During the past few years as I have been locating and holding up that six-year-old child, I have felt extraordinarily vulnerable, prone to having extreme bouts of tears as past fears have come unglued.  During this time of elevating this child of six, I have sought more frequent meetings with my therapist in terms of translating this new dynamic of an elevated inner child to everyday realities of a job search, getting a healthy dinner on the table, taking and managing meds, getting an exercise regime established and managing moods in general.

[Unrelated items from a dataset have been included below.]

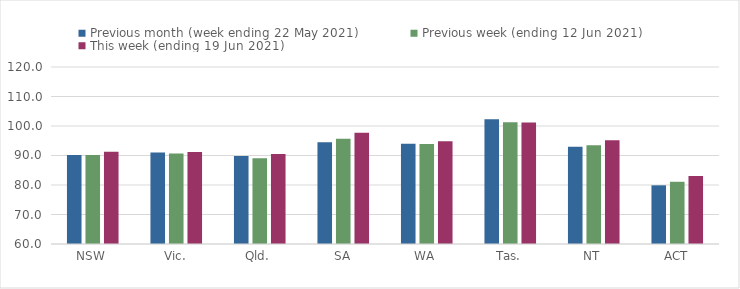
| Category | Previous month (week ending 22 May 2021) | Previous week (ending 12 Jun 2021) | This week (ending 19 Jun 2021) |
|---|---|---|---|
| NSW | 90.16 | 90.19 | 91.27 |
| Vic. | 90.99 | 90.67 | 91.21 |
| Qld. | 89.79 | 89.07 | 90.5 |
| SA | 94.53 | 95.72 | 97.71 |
| WA | 93.99 | 93.91 | 94.85 |
| Tas. | 102.26 | 101.23 | 101.21 |
| NT | 92.99 | 93.49 | 95.15 |
| ACT | 79.89 | 81.09 | 83.04 |

Quite late in my own emotional development, I have concluded that this six-year-old child may have certain insights beyond normal sensory perception.  The challenge now is to find the means and wherewithal to listen to that child within rather than minimize that child’s “doglike” abilities.  The impetus in this world is to discount any sort of extra sensory perceptions we may have (that that child may have) in preference for logic and all things explainable through reason in this world.  So far, it is clear that as a society we value perceptions that are logical and shun perceptions that may arise through intuition or some alternate form of perception not related to logic. 

I call this type of intuition or perception “unknowledge” or “illogical communication” or “ecological communication.”  We don’t expect nature or feelings to follow the linear laws of logic.  We expect nature to follow cycles and courses of development that are multi-dimensional and cyclical.  It follows that some of us, perhaps those with a bipolar or other mood disorder diagnoses, have trains of thought that are ecologically informed rather than logically informed.  Perhaps a lack of reason may not necessarily be a bad thing if we can tease out the dangerous components that are correlated with paranoia before they can even exist or present. Perhaps if we catch illogical and ecological thought at the onset before connections to paranoid perceptions, this illogical and ecological thought can provide insights and awareness that the logical mind cannot perceive.